Day 4: Data transformation

In-class worksheet

July 2, 2020

In this worksheet, we will use the following libraries:

library(tidyverse)
library(tximport) # Bioconductor
library(rhdf5) # Bioconductor
library(DESeq2) # Bioconductor
library(pheatmap)
library(dada2) # Bioconductor
library(phyloseq) # Bioconductor
library(Biostrings) # Bioconductor
theme_set(theme_bw(base_size = 12)) # set the default plot theme for the ggplot2

1. RNAseq analysis with DESeq2

DESeq2 is a great package for analyzing and interpretting RNAseq results. We covered limited portions of the vignette (http://bioconductor.org/packages/devel/bioc/vignettes/DESeq2/inst/doc/DESeq2.html). Using that and the reference manual (https://bioconductor.org/packages/release/bioc/manuals/DESeq2/man/DESeq2.pdf), solve these problems based on the data we looked at together in class.

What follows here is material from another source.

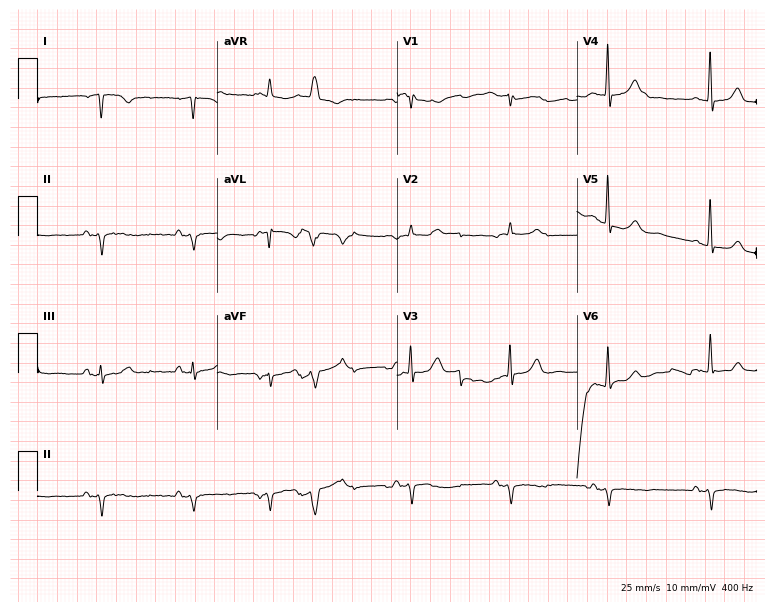
12-lead ECG from a male, 82 years old (7.3-second recording at 400 Hz). No first-degree AV block, right bundle branch block, left bundle branch block, sinus bradycardia, atrial fibrillation or sinus tachycardia recorded for this tracing.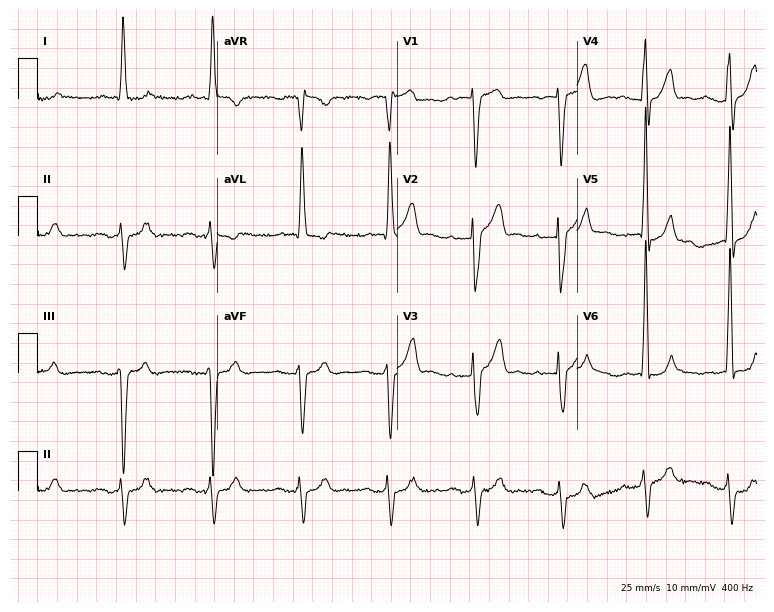
Resting 12-lead electrocardiogram. Patient: an 82-year-old male. None of these six findings is recorded: first-degree AV block, right bundle branch block, left bundle branch block, sinus bradycardia, atrial fibrillation, sinus tachycardia. Other findings, if any, are not listed.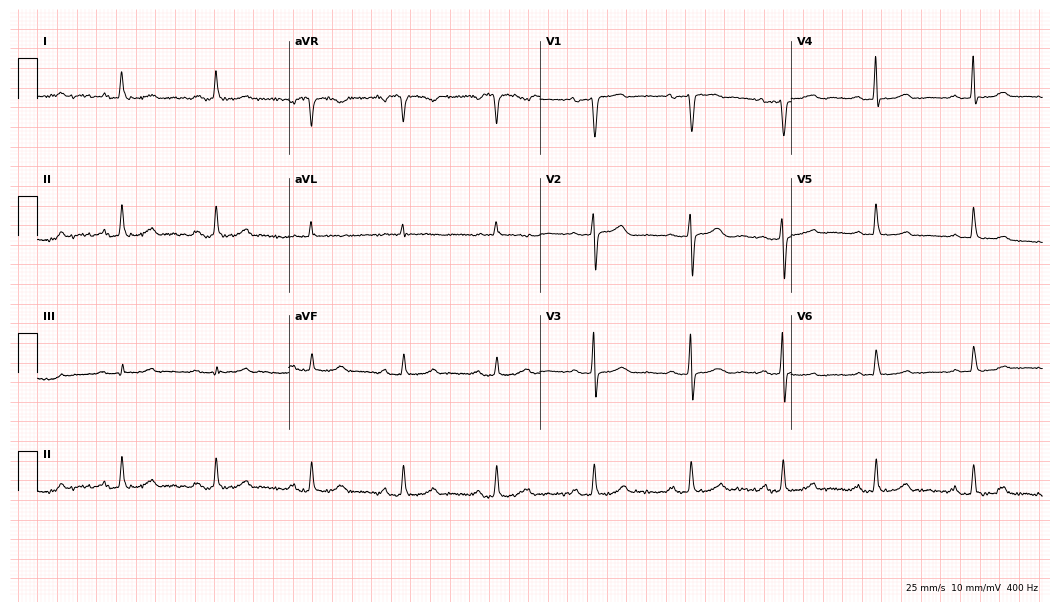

# download the txi object with all samples
txi <- readRDS(url("https://rachaelcox.github.io/classes/datasets/txi.RDS"))

kallisto_df <- read_csv("https://rachaelcox.github.io/classes/datasets/SraRunTable.csv")
row.names(kallisto_df) <- kallisto_df$Run

## Warning: Setting row names on a tibble is deprecated.

1.1 Setting up a coldata object

Setup a coldata object using all samples in kallisto_df. This object should have data for all samples and information about phenotype, od600_nm, and the sample Run id.

coldata <- kallisto_df %>%
  select(phenotype,
         od600_nm,
         Run) %>%
  mutate(od600_nm = as.factor(od600_nm))

1.2 Create dds object

Create a dds object using DESeqDataSetFromTximport() that incorporates both the optical density and phenotype data. Your design should be more complex this time and should include a plus sign (HINT: Check the “Quick Start” section of the DESeq2 vignette for guidance)

dds <- dds <- DESeqDataSetFromTximport(txi,
                                colData = coldata,
                                design = ~ phenotype + od600_nm)

## Warning in DESeqDataSet(se, design = design, ignoreRank): some variables in
## design formula are characters, converting to factors

## using counts and average transcript lengths from tximport

1.3 Do full analysis

Get a data.frame with the results from your DESeq analysis. It should contain log2FC values for OD600 0.5 values/OD600 2 values.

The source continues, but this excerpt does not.